燭火搖曳中,他提筆寫下:“魏家動向,恐不止聯姻一端。聽竹苑的石榴苗,今日又抽了新枝。”
寫完,他將信紙折好,又摸出那枚玉佩放在案上。
月光透過窗欞照進來,在玉上投下細碎的光影,像極了蕭榆被說中心事時,躲閃的眼神。
宮里的風,怕是要變了。
次日清晨,魏家父子果然進了宮。
御道上的青石板被晨露洗得發亮,戶部侍郎魏商帶著次子魏明宇往太后的壽安宮去。
路過坤寧宮時,魏明宇目光平靜地掃過宮墻,指尖卻無意識摩挲著腰間的玉佩——那是昨日魏商特意給他換上的羊脂玉,說是見太后時體面些。
“待會兒見了太后,少說話,多聽著。”
魏商低聲叮囑,他這二兒子雖沉穩,卻總少了些攀附權貴的熱絡,遠不如長子魏明軒會討巧。

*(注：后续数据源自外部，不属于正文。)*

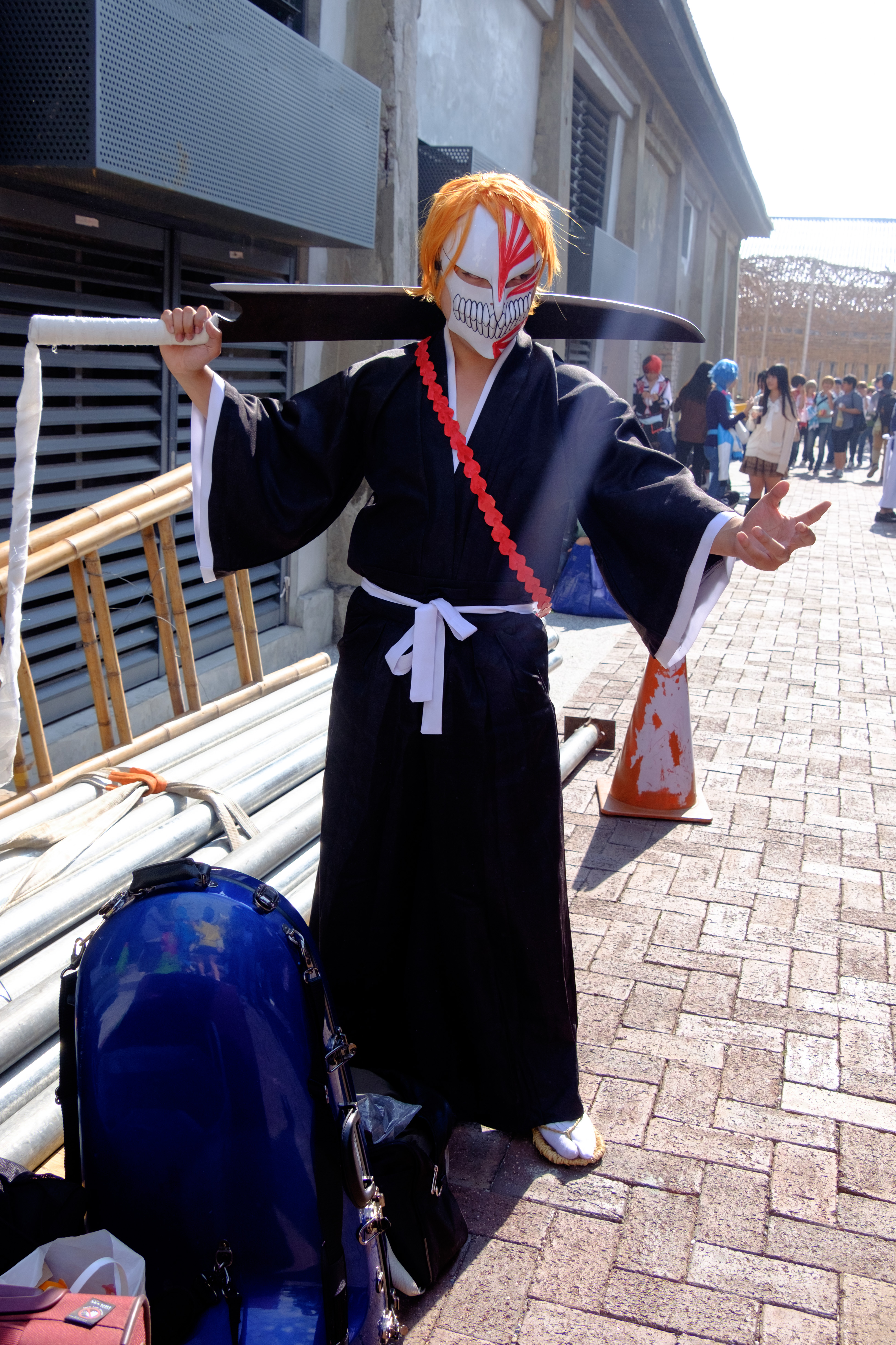 2015駁二動漫祭第二日下午，＜Bleach＞黑崎一護cosplayer。

昨日兄長魏嚴特意交代,讓明宇在太后面前露個臉,這事成敗,關乎魏家往后十年的根基。
魏明宇點頭應下,腳步未停。
他不像兄長那般浮躁,心里清楚父親今日帶他來壽安宮的用意——所謂“給太后請安”,不過是想借太后的口,把他求娶宗室貴女的事遞到陛下耳中。
兩人剛進壽安宮,就見四公主蕭泠正陪著太后說話。
蕭泠穿一身藕荷色宮裝,見了魏家父子,笑著起身:“魏大人,二公子來得正好,太后剛說許久沒見二公子了呢。”
魏商忙帶著兒子行禮,魏明宇躬身時,余光瞥見蕭泠鬢邊的珍珠釵,想起昨日魏明軒在府里抱怨,說西市撞見沈硯之和五皇子,還被個老漢纏上,心里便對這位沈編修多了幾分留意。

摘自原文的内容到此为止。